Top of DATA SECTION

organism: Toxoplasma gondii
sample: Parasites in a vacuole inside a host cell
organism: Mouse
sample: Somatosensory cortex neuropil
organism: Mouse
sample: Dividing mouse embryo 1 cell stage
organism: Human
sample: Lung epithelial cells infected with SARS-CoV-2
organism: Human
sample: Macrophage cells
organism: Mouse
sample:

Bottom of DATA SECTION
Top of DATA SECTION

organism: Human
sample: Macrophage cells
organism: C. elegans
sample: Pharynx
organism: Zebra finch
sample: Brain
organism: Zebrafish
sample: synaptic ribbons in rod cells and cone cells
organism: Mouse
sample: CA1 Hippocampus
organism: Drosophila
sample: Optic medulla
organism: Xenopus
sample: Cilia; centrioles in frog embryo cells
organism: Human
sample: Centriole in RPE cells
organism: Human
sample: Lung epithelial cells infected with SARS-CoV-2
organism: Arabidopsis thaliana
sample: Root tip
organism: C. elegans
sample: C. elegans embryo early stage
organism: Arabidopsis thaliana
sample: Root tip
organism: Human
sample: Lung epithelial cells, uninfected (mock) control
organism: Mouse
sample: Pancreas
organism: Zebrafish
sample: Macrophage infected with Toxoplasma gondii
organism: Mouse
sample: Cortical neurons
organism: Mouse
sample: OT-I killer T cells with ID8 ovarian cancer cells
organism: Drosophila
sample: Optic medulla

Bottom of DATA SECTION
Top of DATA SECTION

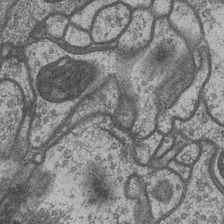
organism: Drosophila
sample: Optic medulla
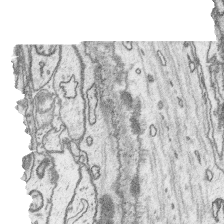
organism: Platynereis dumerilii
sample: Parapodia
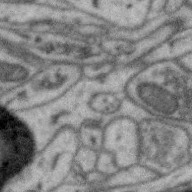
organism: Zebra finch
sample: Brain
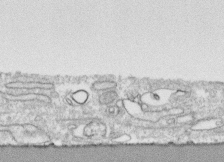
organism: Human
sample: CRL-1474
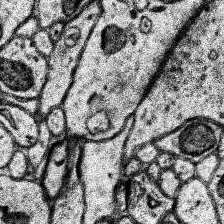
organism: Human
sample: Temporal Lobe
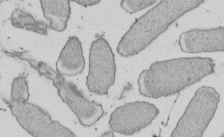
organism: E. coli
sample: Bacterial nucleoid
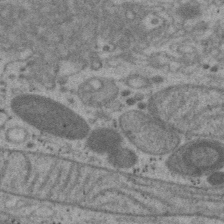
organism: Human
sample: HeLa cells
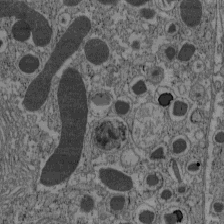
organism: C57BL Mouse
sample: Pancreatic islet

Bottom of DATA SECTION

EXERCISE:
What you write out is the stretch of entries from the line containing "sample: CRL-1474" to the line containing "sample: Pancreatic islet", word for word, with both end lines and no pictures.

OUTPUT BELOW:
sample: CRL-1474
organism: Human
sample: Temporal Lobe
organism: E. coli
sample: Bacterial nucleoid
organism: Human
sample: HeLa cells
organism: C57BL Mouse
sample: Pancreatic islet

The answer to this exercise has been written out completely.